I have to play solitaire to go to sleep.

I didn’t use to. I would watch tv, read, dozing and drifting to quiet my mind. And eventually I would drift off.

But that doesn’t work anymore. My mind races. To-Do lists fill my head. Conversations rehashed or practiced. Strategies and plans. Budgets and contracts. They barrage my mind until I’m making notes into the wee hours. Sending emails. Making lists.

Why? What has changed?

 

My job.

 

I started as a librarian. Moved on to management. And then into administration. I always thought that jump from management to administration would simply be a natural progression of steadily increasing responsibility and challenges. But I simply had no idea. Being the Director (if you are in an autonomous agency and doing the job correctly) is to be the CEO of your library.

But they don’t teach you to be a CEO in library school. I also have an MBA. And surprise. They teach you a whole lot about money, marketing and business. But they don’t teach you to be a CEO in Business School either

So when you find yourself in the job and realize that none of your formal education has given you the tools necessary to do the job, what do you do? As any good librarian, I started researching.  I found hundreds of books, articles, and online resources on the subjects; because IN FACT they don’t teach you to be a CEO anywhere.

 

So how do you learn to be a CEO?

 

After asking a great many professionals and doing a great deal of research I have come to the conclusion that the majority all learn the same way.  They get dropped in the deep end of the pool and either drown or swim.

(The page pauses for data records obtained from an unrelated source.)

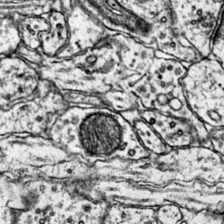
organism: Mouse
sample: Primary visual cortex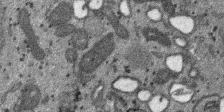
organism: Human
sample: Lung epithelial cells infected with SARS-CoV-2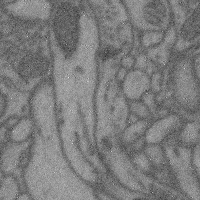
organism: Mouse
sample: Cerebral cortex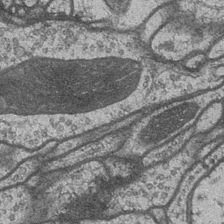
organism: Drosophila
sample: Optic medulla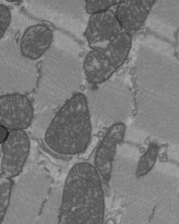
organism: C57BL Mouse
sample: Heart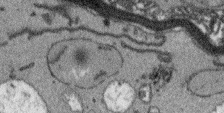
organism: Arabidopsis thaliana
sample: Root tip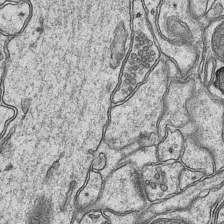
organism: Mouse
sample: CA1 Hippocampus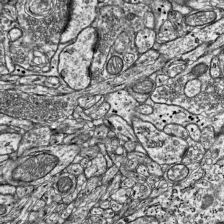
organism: Mouse
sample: Visual Cortex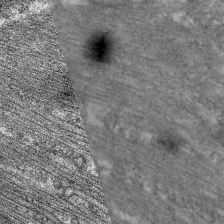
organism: C. elegans
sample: Pharynx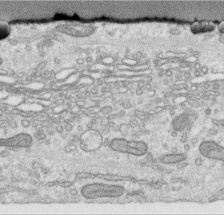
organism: Human
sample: Centriole in RPE cells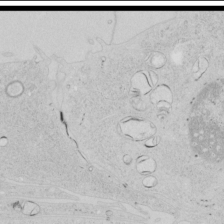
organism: Human
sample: Mitochondria in HCT116 cells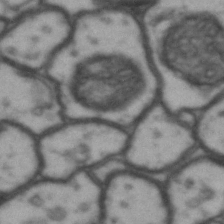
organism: Drosophila
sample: Brain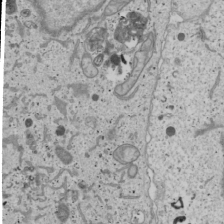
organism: Human
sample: Mitochondria in U2OS cells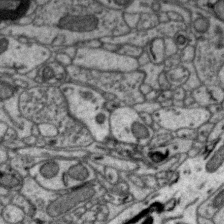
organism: Zebra finch
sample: Brain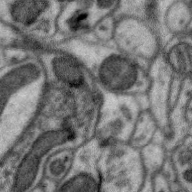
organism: Zebra finch
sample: Brain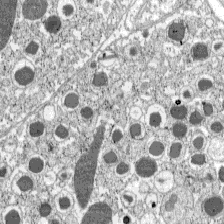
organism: C57BL Mouse
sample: Pancreatic islet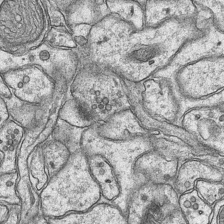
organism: Mouse
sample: CA1 Hippocampus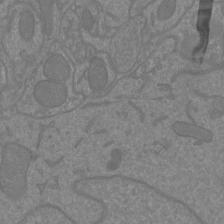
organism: Mouse
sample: Cortical neurons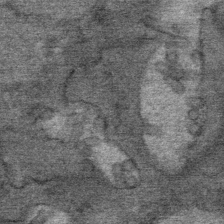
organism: Mouse
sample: Mouse Salivary gland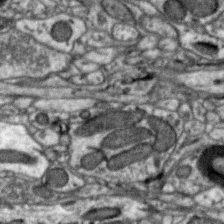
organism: Zebra finch
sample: Brain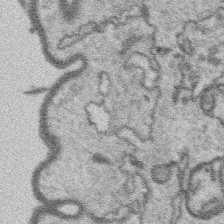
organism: Platynereis dumerilii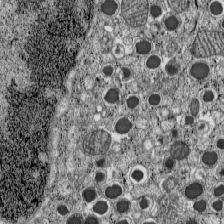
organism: C57BL Mouse
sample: Pancreatic islet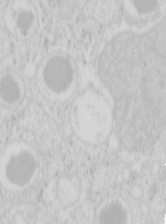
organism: Mouse
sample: Pancreas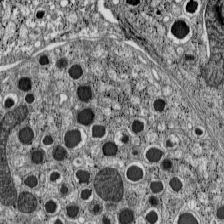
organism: C57BL Mouse
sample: Pancreatic islet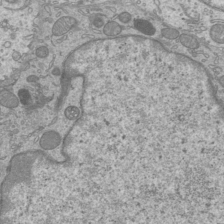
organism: Mouse
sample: Cilia; mouse epididymis

And what does it mean to be the CEO of a Library? What does the job look like? How is it similar or different than being the CEO of other types of organizations?

 

So what do my days as the CEO of an urban public library look like…?

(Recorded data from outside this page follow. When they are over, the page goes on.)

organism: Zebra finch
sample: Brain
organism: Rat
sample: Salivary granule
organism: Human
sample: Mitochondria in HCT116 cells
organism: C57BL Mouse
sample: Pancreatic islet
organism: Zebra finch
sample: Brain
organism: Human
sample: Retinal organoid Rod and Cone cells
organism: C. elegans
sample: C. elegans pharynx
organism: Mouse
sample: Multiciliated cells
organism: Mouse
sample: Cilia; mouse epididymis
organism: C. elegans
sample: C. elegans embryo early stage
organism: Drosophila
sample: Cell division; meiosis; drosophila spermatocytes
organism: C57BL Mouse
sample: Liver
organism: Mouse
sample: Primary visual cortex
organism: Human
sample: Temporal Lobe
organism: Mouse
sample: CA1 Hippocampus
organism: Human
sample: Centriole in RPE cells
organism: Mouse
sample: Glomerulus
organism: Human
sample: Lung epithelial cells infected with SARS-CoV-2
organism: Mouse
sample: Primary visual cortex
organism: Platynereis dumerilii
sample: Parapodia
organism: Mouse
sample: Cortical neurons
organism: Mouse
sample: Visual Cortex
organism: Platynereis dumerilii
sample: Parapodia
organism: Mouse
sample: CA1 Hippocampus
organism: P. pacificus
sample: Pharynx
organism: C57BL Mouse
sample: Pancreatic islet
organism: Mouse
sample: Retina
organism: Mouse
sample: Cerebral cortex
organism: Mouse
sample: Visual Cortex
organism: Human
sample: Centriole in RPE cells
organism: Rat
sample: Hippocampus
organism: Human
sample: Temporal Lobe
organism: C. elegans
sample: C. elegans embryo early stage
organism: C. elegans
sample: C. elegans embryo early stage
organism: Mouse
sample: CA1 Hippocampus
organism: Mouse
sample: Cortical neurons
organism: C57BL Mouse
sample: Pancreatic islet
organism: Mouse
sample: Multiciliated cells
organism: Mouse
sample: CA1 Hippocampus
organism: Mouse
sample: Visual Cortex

Many of my days take on a life of their own and a trajectory that on great days I shape, on good days I wrangle, and on bad days I just hang on and pray a little.

I simplify life. I tell people when they have done well or when they have failed. I refocus energies on the goal. I remind people of the path. I listen and summarize in the hopes that my synopsis might provide the clarity for others to reach a decision

Other times I complicate life. I explain what is missing and request more to be done. I explain why a project is not complete though it is presented as such. I add necessary details or new information that reshapes a project. I add new requirements I only now realize are necessary because of the progress made thus far.

In some people’s story I am the champion. In others the villain. And none, if any, know the whole story even when they believe it is their own. I take blame and give credit. I have broad shoulders and thick skin to withstand the barrage when it will shield the innocent and ensure the goals are accomplished.

I make sure that everyday I am exactly the kind of employee I want to have. I work harder, longer and better than I expect anyone else to do. I don’t ask anyone to do anything that I would refuse to do or have not done in the past. I model every attitude and every behavior I ask my staff to have. I hold myself to a higher standard than I would anyone else. I create the culture of my organization. I build my team. With that team, I define the vision and set the direction of my organization.

I never raise my voice.    I admit when I’m wrong. I ask for, listen to, and implement better ideas than my own. I try to surround myself with people who are smarter and better than me. This makes some staff love me.

I am decisive. I know my own mind and my vision for my organization. I believe we can be better. So I do not accept the present as good enough. I tell people when they are wrong and demand they do better. This makes some staff dislike me.

And at the end of the day if the organization is better I have succeeded. If it is worse I have failed.

And at the end of the day- I am responsible for everyone and everything.

Because that’s what being a CEO is. And that’s why they don’t teach it in any school or classroom. Because they can’t. It’s not a job or a profession. It’s not even a career.

It’s a way of life.

My job is to hop and juggle and prioritize. Like a circus performer, keeping all my plates spinning on their sticks. And just when they start to fall, give them a good spin in the right direction with all my focus and attention for a split second before I move to another set of plates and do the same. And repeat. And repeat. And repeat.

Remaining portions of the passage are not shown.